Beef Stir Fry Udon Noodles in Black Pepper Sauce is a classic dish in Cantonese Cha Can Ting restaurant – super easy to make. Udon noodle is slightly bouncy and meaty. We used a ton of black pepper in this recipe, the flavor really stands out, which pairs perfectly with the tender succulent beef. I just can’t stop eating.
- 10.5 oz (300 grams) of beef
- 1/3 tsp of salt
- 1/3 tsp of baking soda
- 1 tsp of cornstarch
- 1 tbsp of Chinese cooking wine
- 1 tsp of dark soy sauce
- 2 tbsp of cooking oil to stir fry the beef
- 2 tbsp of cooking oil added to stir fry the vegetables and noodles
- 14 oz (400 grams) of wudong noodles (400 grams)
- 1 tbsp of finely minced garlic
- 1 tbsp of finely minced shallot
- 1/2 tbsp of minced ginger
- 1 tbsp of freshly ground black pepper
- 1 tbsp of Soy sauce
- 1 tbsp of Oyster sauce
- 1 tbsp of fish sauce
- 1 tsp of dark soy sauce
- 8-10 oz of mixed vegetables
- 2 scallions, cut into 2 inches long pieces
Slice the beef into 1/4 of an inch thick slices.

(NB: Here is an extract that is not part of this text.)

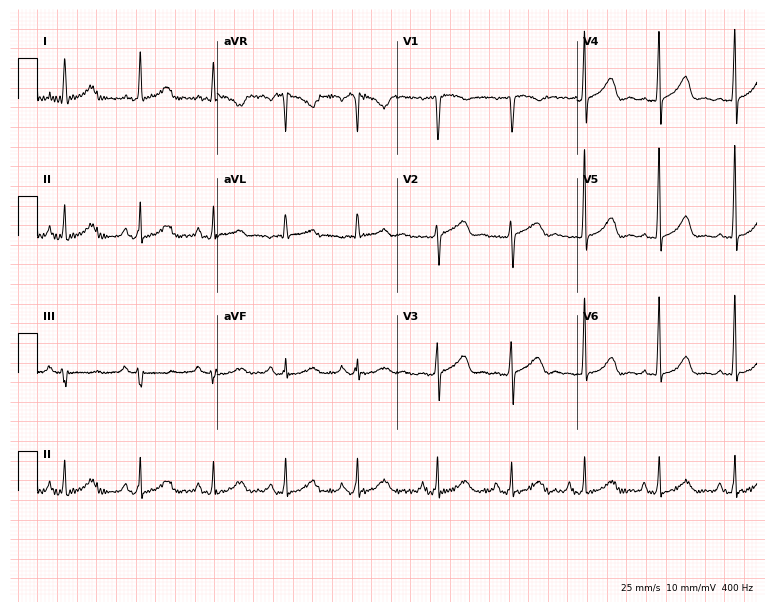
ECG — a 56-year-old woman. Labelled as a normal ECG.

I am using flank steak. Other tender cuts will also work. Marinade it with 1/3 tsp of salt, 1 tsp of cornstarch, 1 tbsp of Chinese cooking wine, 1 tsp of dark soy sauce, 1/3 tsp of baking soda. Baking soda will break down the meat fibers and tenderize the beef. It will give you that melt in your mouth texture.
Next, we gonna prepare the noodles. Udon noodles are very thick and they come in a package that is con-packed really tight. To lossen them up, you have to drop them in boiling hot water and gently stir. In a couple of minutes, they should be nice and lose. Immediately remove them from the water and spread them on a rack. The rest of the heat will evaporate the excess moisture. This is important because you don’t want soggy noodles.
Season the udon noodles with 1 tbsp of Soy sauce, 1 tbsp of Oyster sauce, 1 tbsp of fish sauce, 1 tsp of dark soy sauce, and a ton of freshly ground black pepper. This is my favorite part because you really get to taste the peppercorns. It will hit you strongly. If you are serving kids, you may want to cut it down.
Prepare a bunch of mixed vegetables. I using carrot, purple onion, celery and multi-color bell pepper.
Turn the heat to high and heat the wok until smoking hot. Add some cooking oil and swirl it around so it covers the bottom. Toss in the beef. Stir for just 2 minutes. The beef should change color but you should still see a bit of red color here and there. This is the point to remove the beef from the wok. Do not cook it all the way through otherwise it will be overcooked when we introduce it back to the wok later.
Turn the heat down to low. If the wok looks a bit dry, drizzle in a couple more tbsp of oil. Add the minced garlic, shallot, ginger along with the hard vegetables if you have any. In my case, it will be the celery and carrot because they take some time to cook through.
Stir for a couple of minutes or until the aromatics are slightly golden on the edge. Change the heat to high and toss in the seasoned noodles. Switch to a pair of tongs because they work great at fluffing noodles.
I know some of you are probably asking, why udon noodles? Isn’t that Japanese food? As a transportation hub, HK is also a cuisine melting pot. You will see lots of recipes and ingredients from all over the world being adapted to the local taste. It is such an interesting catering culture.
Add the rest of the vegetables and keep cooking until they reach your desire doneiness. I like my vegetables to be fresh and crunchy. So I only stirred them for a couple of minutes.
Add the beef back to the wok. Keep mixing until everything is well mingled. Before serving, throw in the scallions. Give it a final toss and you are done. You can taste to adjust the flavor but I have made this many times so I know it is good. You can still see a bit of pink color on the beef. That is the perfect doneness for me. Of course, you can cook it more if you want.